An exact copy of the data is needed, but without any of its images.

■ **Dataset excerpt**:

▬▬▬▬▬▬▬▬▬▬

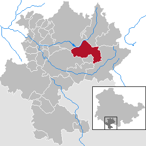 Auengrund in Thuringia - district Hildburghausen
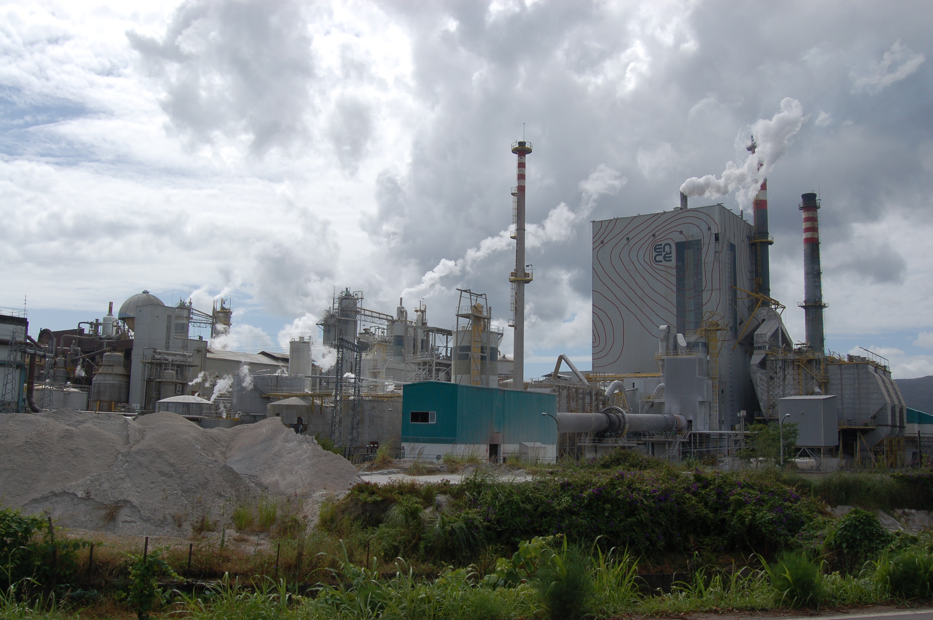 Factoría de Ence na papeleira de Pontevedra, en Lourizán (Pontevedra)
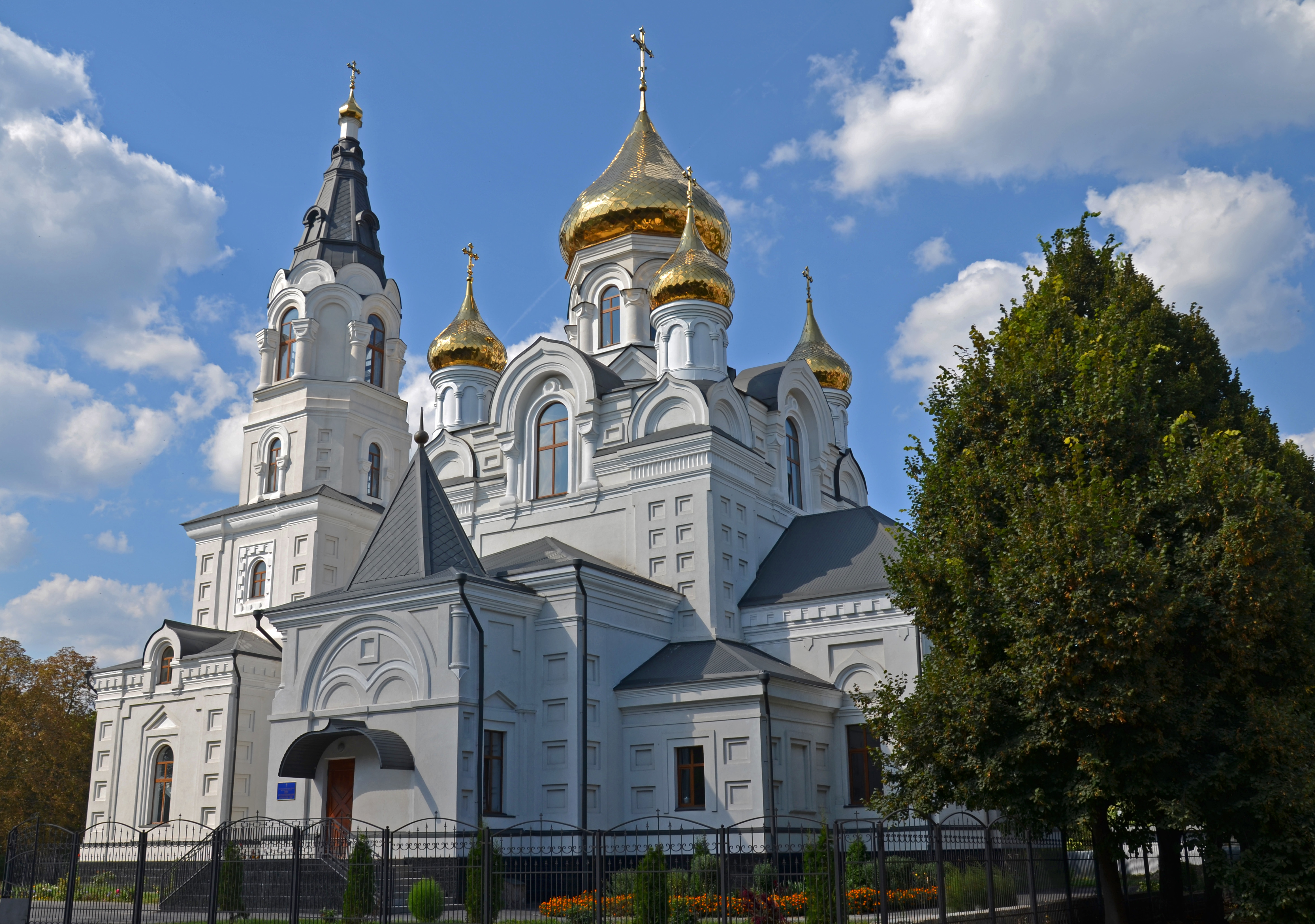 Хрестовоздвиженська Церква, Житомир, вул. Кафедральна, 18

▬▬▬▬▬▬▬▬▬▬

■ **Solution to the problem**:
 Auengrund in Thuringia - district Hildburghausen
 Factoría de Ence na papeleira de Pontevedra, en Lourizán (Pontevedra)
 Хрестовоздвиженська Церква, Житомир, вул. Кафедральна, 18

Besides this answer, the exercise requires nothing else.